似乎是先有「馬到成功」後來才有「馬到功成」的.  在元代, 「馬到成功」就比「馬到功成」通行: 
元·關漢卿《五侯宴》: 「俺父手下兵多將廣, 有五百義兒家將, 人人奮勇, 個個英雄, 端的是旗開得勝, 馬到成功。」(關漢卿: 金末元初人, 原籍解州（今山西運城）, 主要活動於大都（今北京）附近. 其風格以融合古典詩詞與俗語方言著稱). 
元·張國賓《薛仁貴》楔子: 「憑著您孩兒學成武藝，智勇雙全，若在兩陣之間，怕不馬到成功。」 (張國賓: 大都（今北京）人). 
元·無名氏《小尉遲》第二折: 「那老尉遲這_一_去, 馬到成功。」
元·無名氏《射柳捶丸》第四折: 「托賴主人洪福，旗開得勝, 馬到成功。」 
元·鄭廷玉《楚昭公》第一折: 「害我父兄之讎，誓當報復，管取馬到成功，奏凱回來也。」
元·鄭廷玉《楚昭公》第四折: 「只願你馬到功成，奏凱而還。」 (鄭廷玉: 彰德（今河南安陽市）人).
元·李文蔚《蔣神靈應》楔子: 「顯威靈神兵扶助，施謀略旗開得勝。」 (李文蔚: 真定（今河北正定縣）人).
元·無名氏《射柳捶丸》第一折: 「某今下戰書去，單搦大宋家名將出馬，與某交戰，別辨輸贏，方顯威風北虜強，密排劍戟進寒光，旗開馬到施驍勇，大宋英雄拱手降。」. 

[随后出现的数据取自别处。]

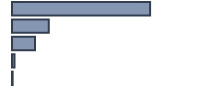
| Category | Series 0 |
|---|---|
| 0 | 68.705 |
| 1 | 18.295 |
| 2 | 11.419 |
| 3 | 1.262 |
| 4 | 0.319 |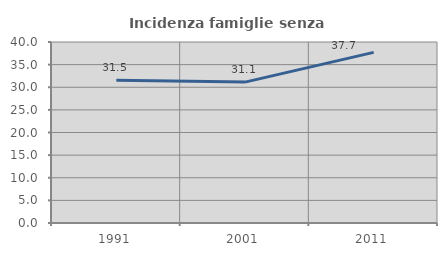
| Category | Incidenza famiglie senza nuclei |
|---|---|
| 1991.0 | 31.526 |
| 2001.0 | 31.133 |
| 2011.0 | 37.7 |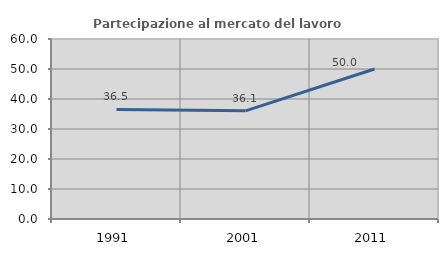
| Category | Partecipazione al mercato del lavoro  femminile |
|---|---|
| 1991.0 | 36.508 |
| 2001.0 | 36.066 |
| 2011.0 | 50 |

「旗開得勝, 馬到成功」在元代就是固定語了, 似乎在北京附近流行. 北京（中都, 大都）是遼國的陪都, 金國, 元朝的首都.  自 936AD 至 1368AD 的四百多年裡, 一直由外族統治.


----------



## kun2kun

noun + verb + verb + noun 的结构我想到以下几个，不知道是否符合你的要求。
人死留名
豹死留皮
云开见天
叶落知秋
贼去关门


----------



## Skatinginbc

Thank you, Kun2kun.  I really appreciate it.   
 「豹死留皮」 ==> 誰留皮? 豹!  「人死留名」 ==> 誰留名? 人!  「馬到成功」 ==> 誰成功? 馬嗎?
「云开见天」 (from 宋·邵雍《观盛化诗》：纷纷五代乱离间，一旦云开复见天) ==> still linked by a conjunction during the Northern Song Dynasty.  
 「叶落知秋」 (from 宋·释普济《五灯会元》卷二十：叶落知秋，举一明三) ==>    《五灯会元》 was perhaps completed in 宋淳钓十二年（1252AD）.  有宋宝祐元年（1253 AD）和元至正二十四年（1364 AD）两个刻本。  释普济 came from the North (雍州北山互人).  The North had long been occupied by the Jurchen people by then, so it still cannot serve as evidence against the foreign-influence hypothesis. 
「贼去关门」 (from 宋·釋道原《景德傳燈錄》: “僧問曰：‘若不遇于師，幾成走作。’師曰：‘賊去後關門。’”) ==> The birthplace and the birthday of 宋·釋道原 are unfortunately unknown.  Besides, the  original text is 賊去後關門, with a subordinate clause.


----------